◆ **What is being asked**
A faithful copy is required: transcribe each line below exactly, minus the pictures.

◆ **Available data**
****************************************
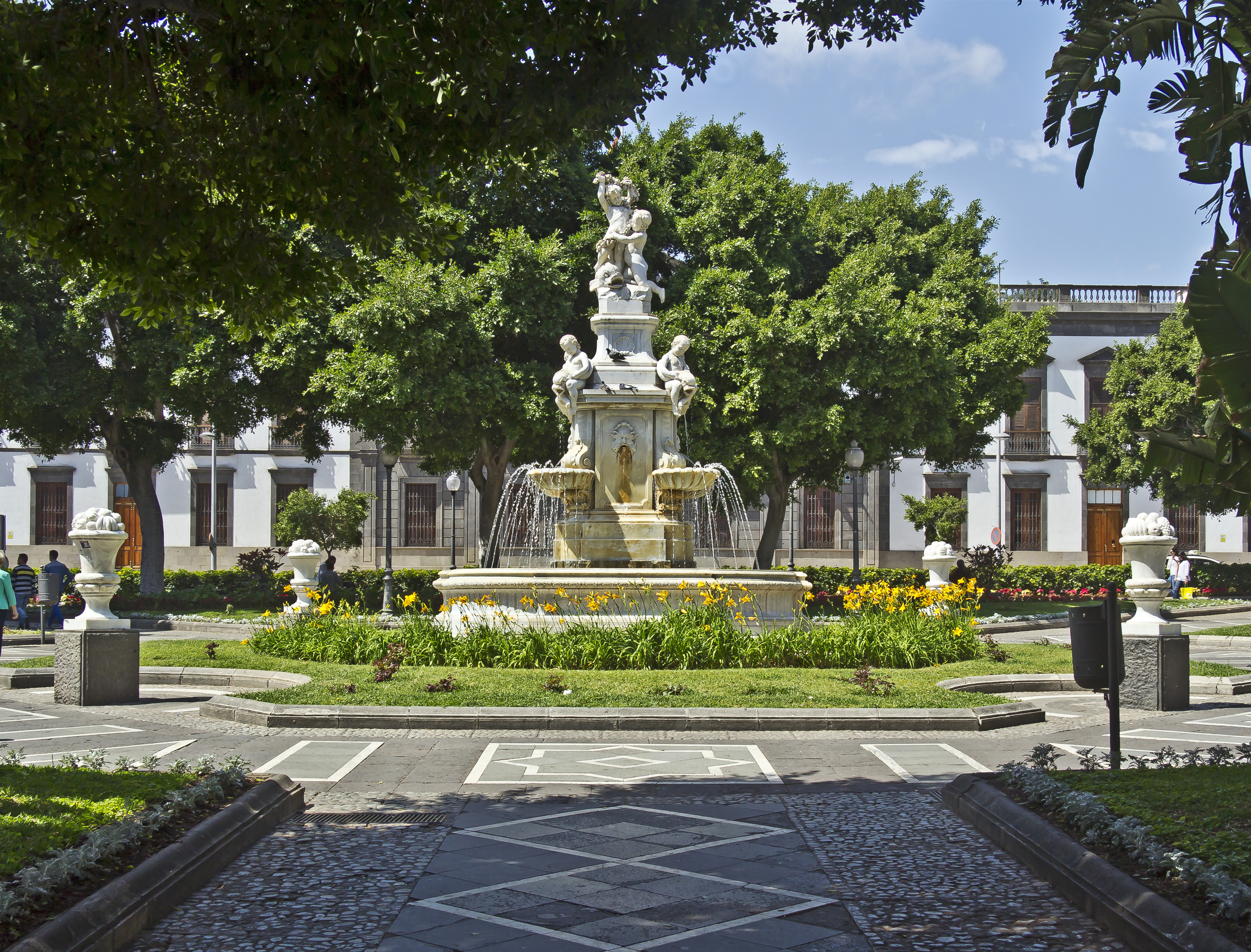 Die Plaza del General Weyler in Santa Cruz de Tenerife wurde im Jahr 1893 als Parkanlage angelegt. Der Brunnen wurde von Vincente Armiñon entworfen und im Jahr 1893 fertiggestellt.
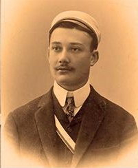 Fotografie von Rolf Grabower als Aktivem des Corps Masovia Königsberg
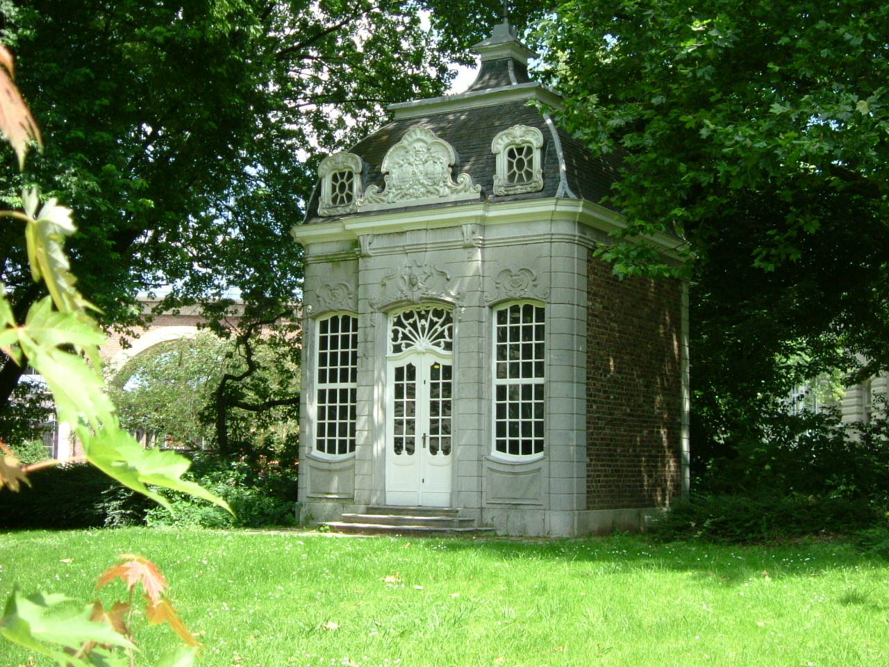 Der Couven-Pavillion am Randes des Burtscheider Kurparks
****************************************
◆ **Reply to the task**
 Die Plaza del General Weyler in Santa Cruz de Tenerife wurde im Jahr 1893 als Parkanlage angelegt. Der Brunnen wurde von Vincente Armiñon entworfen und im Jahr 1893 fertiggestellt.
 Fotografie von Rolf Grabower als Aktivem des Corps Masovia Königsberg
 Der Couven-Pavillion am Randes des Burtscheider Kurparks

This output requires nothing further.